To be completely sure, you could re-run the same test with
just one of these enabled, but I'm rather sure that the TSC
is the root cause. I tried reproducing the problem locally
with your .config on a qemu/tcg emulation running on an
arm64 host, but this seems to run fine, including the
rcutorture tests.
Comparing my results with your log file, I see that your
crash happens while changing the clocksource:
Your dmesg:
[ 92.548514][ T1] hpet0: 3 comparators, 64-bit 100.000000 MHz counter
[ 721.016745][ C0] watchdog: BUG: soft lockup - CPU#0 stuck for 626s! [swapper:1]
My dmesg:
[ 1.154511][ T1] hpet0: 3 comparators, 64-bit 100.000000 MHz counter
[ 1.157896][ T1] clocksource: Switched to clocksource tsc-early
There are also clearly some differences between TCG and KVM in
the handling of TSC, e.g. I get this warning from qemu itself
for the SandyBridge CPU:
qemu-system-i386: warning: TCG doesn't support requested feature: CPUID.01H:ECX.tsc-deadline [bit 24]

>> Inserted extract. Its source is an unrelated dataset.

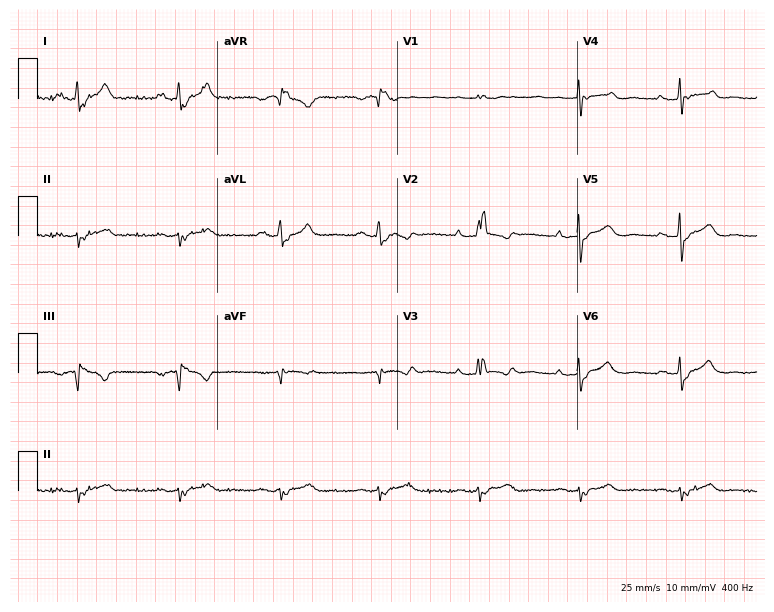
12-lead ECG (7.3-second recording at 400 Hz) from a male, 73 years old. Findings include right bundle branch block (RBBB).

I tried a few other variations, including KVM on an x86 laptop
(using kvmclock or tsc-early clocksource), but none of them failed
the way yours did.
Arnd
hi, Arnd,
On Thu, Apr 24, 2025 at 09:59:38AM +0200, Arnd Bergmann wrote:
> On Thu, Apr 24, 2025, at 04:12, Oliver Sang wrote:
> > On Tue, Apr 22, 2025 at 12:16:33PM +0200, Arnd Bergmann wrote:
>
> Cc: x86 and timekeeping maintainers, see
> https://lore.kernel.org/lkml/202504211553.3ba9400-lkp@intel.com/
> for the thread so far.
>
> >> > [ 721.016779][ C0] hardirqs last disabled at (159506):
> >> > sysvec_apic_timer_interrupt (arch/x86/kernel/apic/apic.c:1049)
> >> > [ 721.016779][ C0] softirqs last enabled at (159174): handle_softirqs
> >> > (kernel/softirq.c:408 kernel/softirq.c:589)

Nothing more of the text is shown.